## RECORDS TO PROCESS
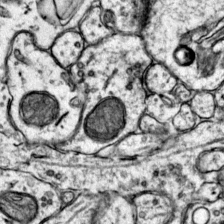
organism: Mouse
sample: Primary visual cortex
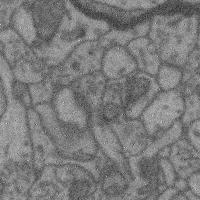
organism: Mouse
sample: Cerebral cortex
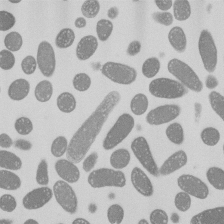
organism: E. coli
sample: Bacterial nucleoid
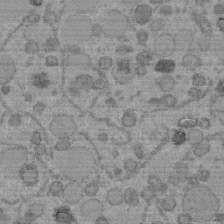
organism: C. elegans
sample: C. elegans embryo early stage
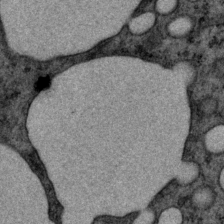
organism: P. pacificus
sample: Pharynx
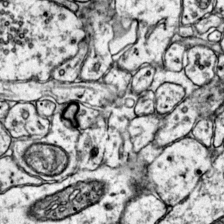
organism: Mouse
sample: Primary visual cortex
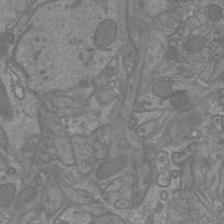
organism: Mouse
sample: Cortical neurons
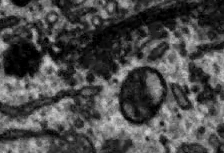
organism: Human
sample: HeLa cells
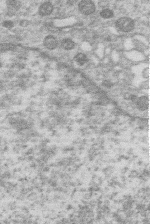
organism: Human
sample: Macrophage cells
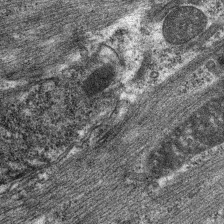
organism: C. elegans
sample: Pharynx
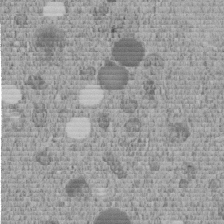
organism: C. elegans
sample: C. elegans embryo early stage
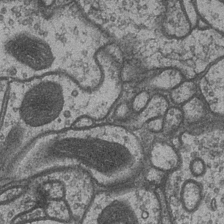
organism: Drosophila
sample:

## WHAT YOU SHOULD DO
Every record above must be repeated exactly, with the pictures dropped.

## TASK OUTPUT
organism: Mouse
sample: Primary visual cortex
organism: Mouse
sample: Cerebral cortex
organism: E. coli
sample: Bacterial nucleoid
organism: C. elegans
sample: C. elegans embryo early stage
organism: P. pacificus
sample: Pharynx
organism: Mouse
sample: Primary visual cortex
organism: Mouse
sample: Cortical neurons
organism: Human
sample: HeLa cells
organism: Human
sample: Macrophage cells
organism: C. elegans
sample: Pharynx
organism: C. elegans
sample: C. elegans embryo early stage
organism: Drosophila
sample:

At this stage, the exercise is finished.